Je souscris à l’objectif de cette mesure, qui permet d’intéresser financièrement les communes à l’installation des infrastructures. En revanche, l’article soulève plusieurs difficultés, en particulier sur la définition du renouvellement de l’installation. Des travaux ayant pour effet de réduire la puissance installée du parc pourraient être concernés, ce qui serait absurde.

La commission adopte l’amendement.

En conséquence, l’article 65 ter est supprimé et l’amendement CF608 de M. Nicolas Ray tombe.

Article 65 quater (nouveau) : Transmission au Centre national du cinéma et de l’image animée d’informations fiscales relatives aux contestations portant sur les taxes qui lui sont affectées

Amendement de suppression CF2229 de M. Philippe Juvin

M. Philippe Juvin, rapporteur général. Le Sénat a curieusement voulu insérer un article qui confère au Centre national du cinéma et de l’image animée (CNC) un accès dérogatoire au secret fiscal, afin de disposer d’informations en cas de contentieux.
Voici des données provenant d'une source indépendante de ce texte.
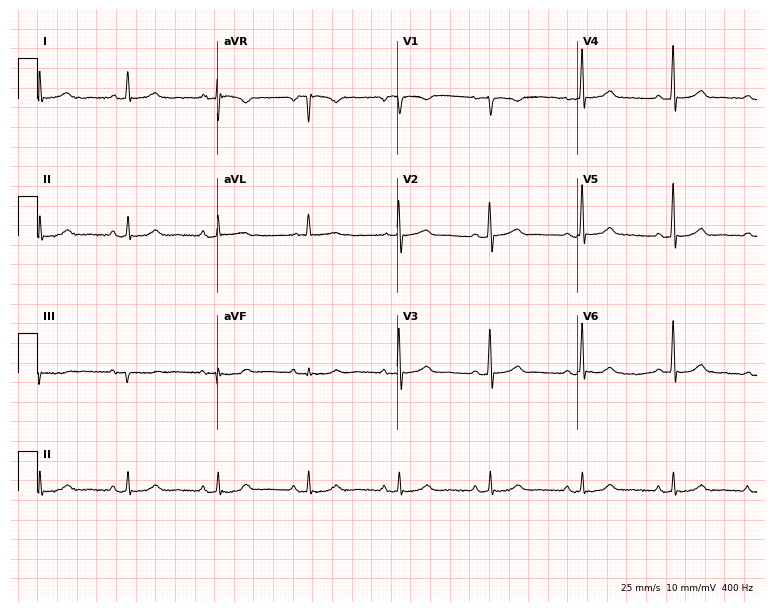
12-lead ECG from a woman, 56 years old. Screened for six findings — first-degree AV block, right bundle branch block (RBBB), left bundle branch block (LBBB), sinus bradycardia, atrial fibrillation (AF), sinus tachycardia — none is recorded. Other findings, if any, are not listed.

Le CNC aurait ainsi accès aux données fiscales détenues par la direction générale des finances publiques (DGFiP). Or celles-ci ne doivent pas être partagées. Cette dérogation serait disproportionnée.

La commission adopte l’amendement.

En conséquence, l’article 65 quater est supprimé.
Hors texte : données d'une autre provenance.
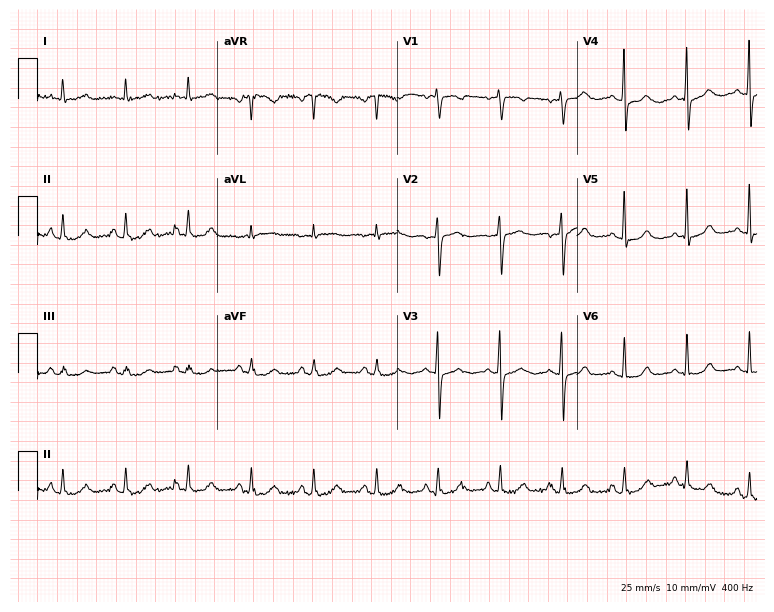
12-lead ECG (7.3-second recording at 400 Hz) from a 73-year-old female. Labelled as a normal ECG.

Article 65 quinquies (nouveau) : Création d’un régime d’assurance contre les risques résultant des émeutes

Amendement de suppression CF35 de M. Matthias Renault

M. Philippe Juvin, rapporteur général. Cet article introduit par le Sénat a été commenté dans la presse. J’y suis opposé car il entraînerait une hausse de la pression fiscale en faisant peser sur chaque contrat d’assurance une taxe destinée à financer le coût des conséquences des émeutes. Concrètement, une part des primes de tous les assurés irait abonder un fonds de mutualisation des risques résultant d’émeutes. Ce n’est pas sain. Avis favorable à l’amendement.

Mme Eva Sas (EcoS). Vous n’êtes pas sans savoir que les collectivités locales rencontrent des difficultés pour s’assurer depuis les émeutes survenues sur le territoire. Quelle solution proposez-vous ?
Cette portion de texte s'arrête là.